Shortly after the legal couple moved, Daniel was introduced to Phillip Key, and the two struck up a friendship of kindred spirits. Key was living proof of the old adage about fruit never falling very far from the sapling. Phillip’s father, Frances Scott Key, had been so familiar with a certain popular drinking ditty (so difficult to sing that it was used as an 18th century sobriety test), that on the fly he converted it into our national anthem, translating “And swear by old Styx, that we long shall entwine, the myrtle of Venus and Bacchus’ vine” into “Oh, say, does that star spangled banner yet wave, Ore the land of the free and the home of the brave.”

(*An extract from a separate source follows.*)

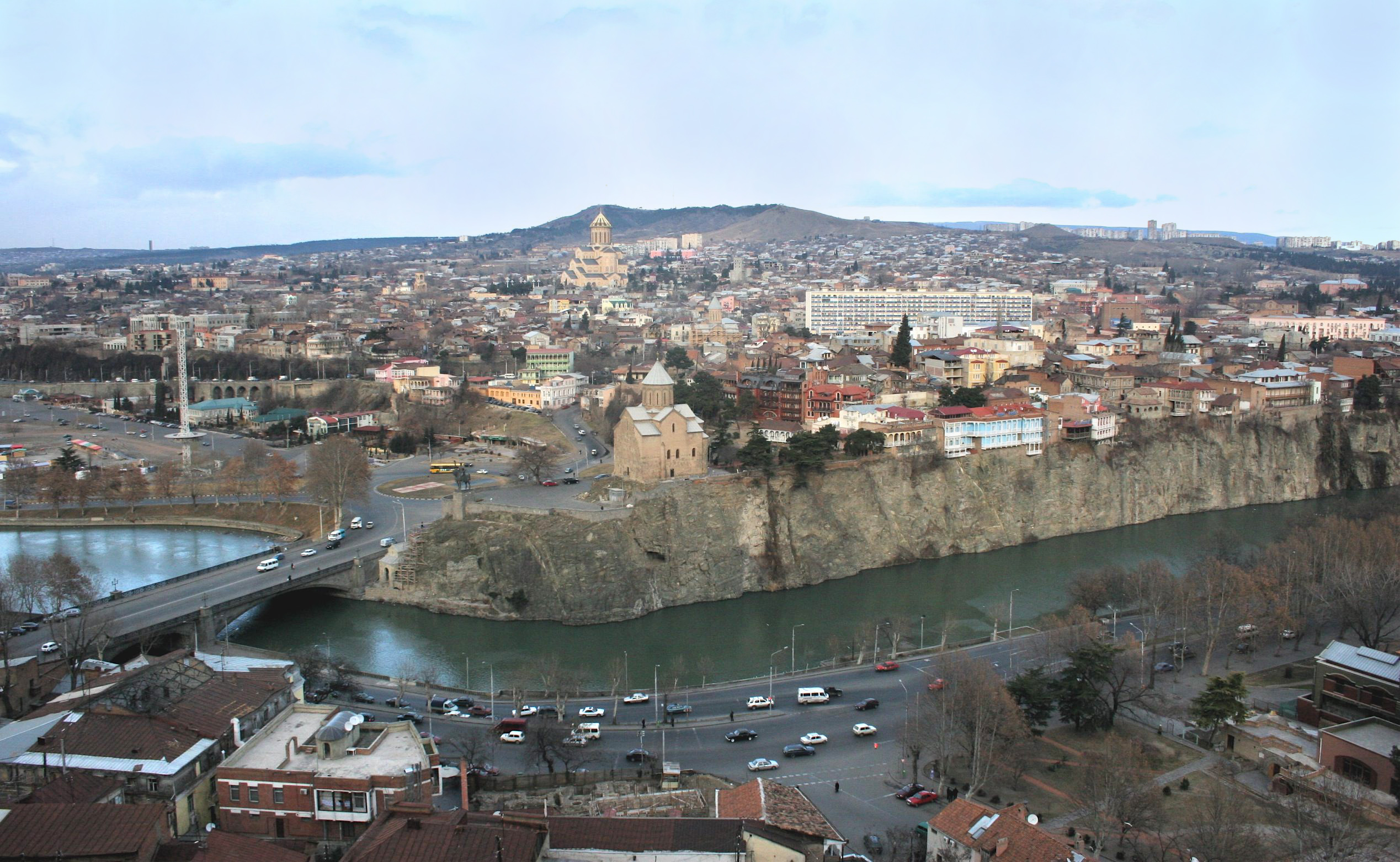 Metekhi at dusk, Tbilisi

Phillip was forty-two year old widower at the time, with six children, and “the handsomest man in all Washington society”, according to Mrs. Clemet Clay, the biggest gossip in a town that still lives on gossip. At six feet tall, Phillip had “sad eyes and a languid charm” (according to Edward Pinchon who wrote a bio of Dan Sickles), and his “…fine figure, fashionable air, and agreeable address, rendered him extremely popular among the gentler sex”, according to Felix G. Fontaine, who wrote “The Washington Tragedy”. Key was also the Federal District Attorney for Washington, and thus a good man to know for anyone who might anticipate developing legal problems. Daniel had so far made a career out of developing legal problems, so he decided that Phillip Key was the perfect man to escort Terresa to Washington social functions while Daniel was “relaxing” in Baltimore with Fanny White, and others.

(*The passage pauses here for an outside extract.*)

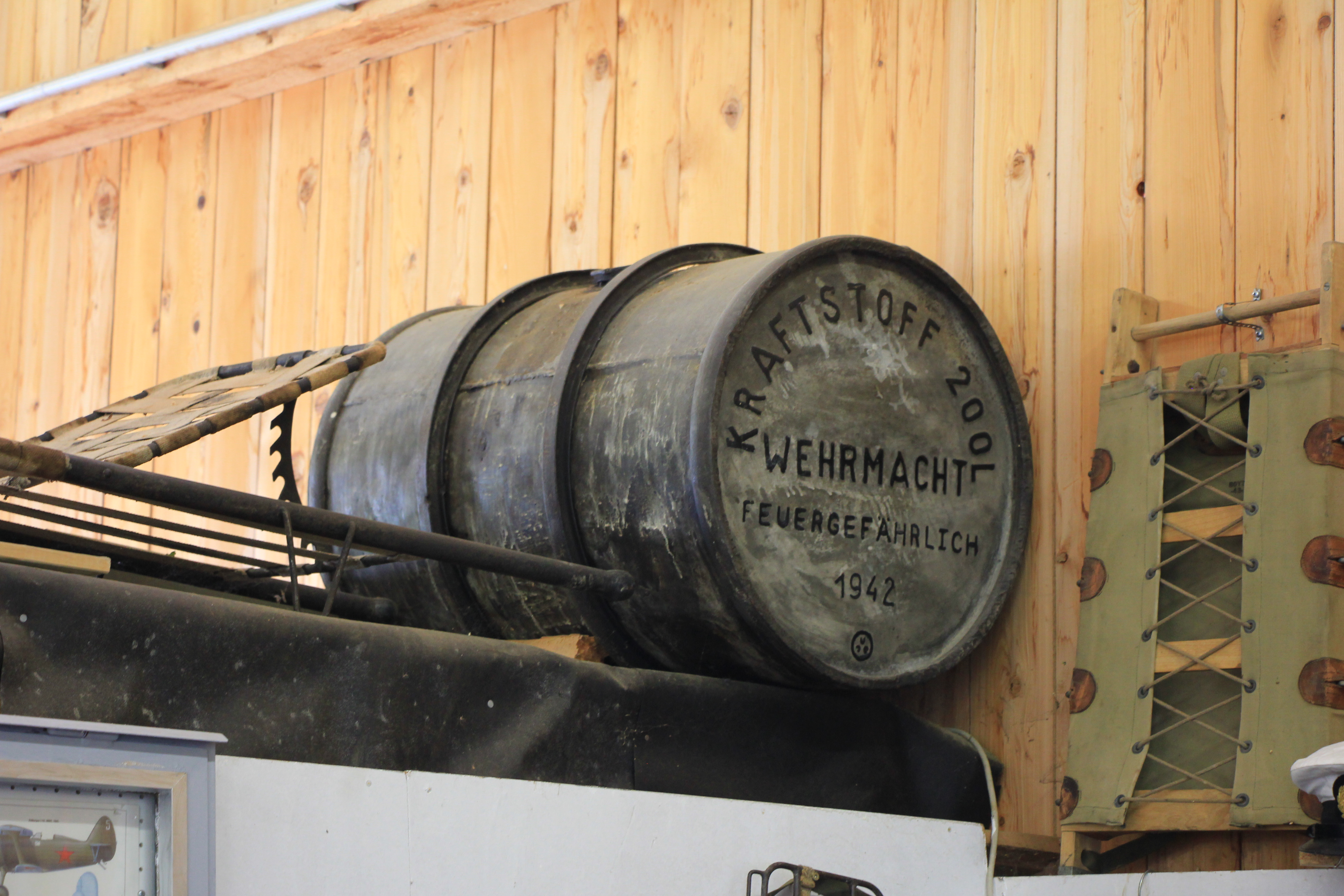 Dorfmuseum Maiersdorf in Niederösterreich

Friends tried to warn Daniel about Phillip’s reputation, and in March of 1858 Daniel had a confrontation with Phillip concerning accusations that were already bubbling up about his intentions toward Terresa. But Daniel came away from that meeting convinced that Phillip could be trusted. Evidently, Daniel assumed that Terresa could also be trusted. She could not.
Maybe the twenty year old girl was just fed up with Daniel’s philandering, and maybe it was payback. But whatever her motivation, according to Terressa’s own confession, “I did not think it safe to meet (Phillip) in this house, because there are servants who might suspect something….He then told me he had hired (a) house as a place where he and I could meet. I agreed to it.” The assignations took place at 888 Fifteenth Street in Washington, between K and L streets (above), in a run-down racially mixed neighborhood just around the corner from the Sickles’ rented home. “There was a bed in the second story, " wrote Terressa, "The room is warmed by a wood fire. Mr. Key generally goes first… I went there alone.” And there, confessed Terressa, “I did what is usual for a wicked woman to do” Occasionally they also took carriage rides to various cemeteries, where, according to the coachman, “They would walk down the grounds out of my sight, and be away an hour or an hour-and-a-half.” Whatever they were doing out of sight, it was not enough, evidently, to wake the dead, or Daniel.
The torrid affair between Terresa and Phillip was one of the best known secrets in Washington, which has always been, at heart, the provincial Southern village it started out as. And it was only a matter of time before some moralizing busybody felt the need to drop Daniel an anonymous letter telling the whole sordid truth.. The dreaded day came on Thursday, February 24, 1859. Daniel showed the note to a friend, George Wooldridge, who then watched the philandering husband sob with his head in his hands. 
On Saturday night, February 26th, Daniel confronted Terressa in her bedroom (they had separate sleeping arraignments, on different floors), and he forced her to write her confession in her own hand. This would later be reprinted on the front page of Haper's Weekly, a national newspaper. At about two the following afternoon, as Daniel was being comforted by another drinking buddy, Samuel Butterworth, he spotted Phillip Key walking slowly back and forth on the street in front of his house on Madison Place, waving a white handkerchief in the general direction of Terressa’s bedroom.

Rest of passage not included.